[Problem statement] Beginning with the line where "sample: Choroid plexus" appears, set down each line exactly until the records below end, and omit the pictures.

[Input data]
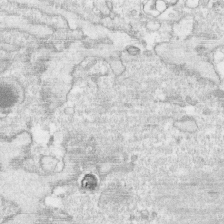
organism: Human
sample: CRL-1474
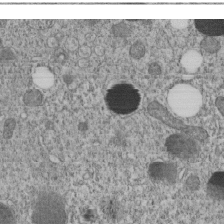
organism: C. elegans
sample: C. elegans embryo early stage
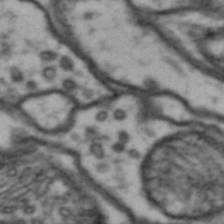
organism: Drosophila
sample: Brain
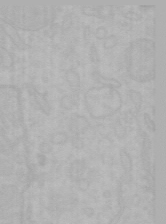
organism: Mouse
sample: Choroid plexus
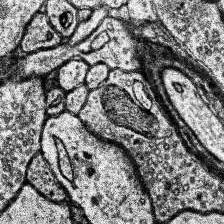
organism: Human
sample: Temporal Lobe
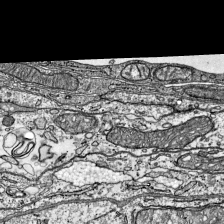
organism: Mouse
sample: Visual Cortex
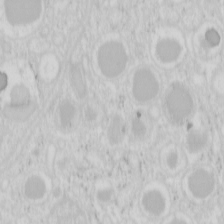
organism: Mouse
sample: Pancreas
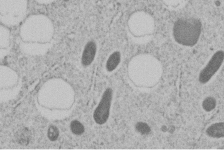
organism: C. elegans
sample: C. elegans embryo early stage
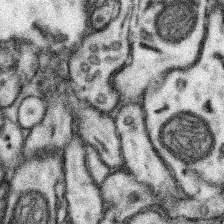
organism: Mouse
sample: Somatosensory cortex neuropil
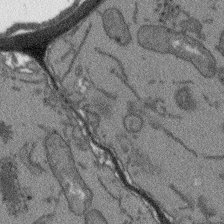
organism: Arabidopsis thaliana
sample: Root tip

[Written solution]
sample: Choroid plexus
organism: Human
sample: Temporal Lobe
organism: Mouse
sample: Visual Cortex
organism: Mouse
sample: Pancreas
organism: C. elegans
sample: C. elegans embryo early stage
organism: Mouse
sample: Somatosensory cortex neuropil
organism: Arabidopsis thaliana
sample: Root tip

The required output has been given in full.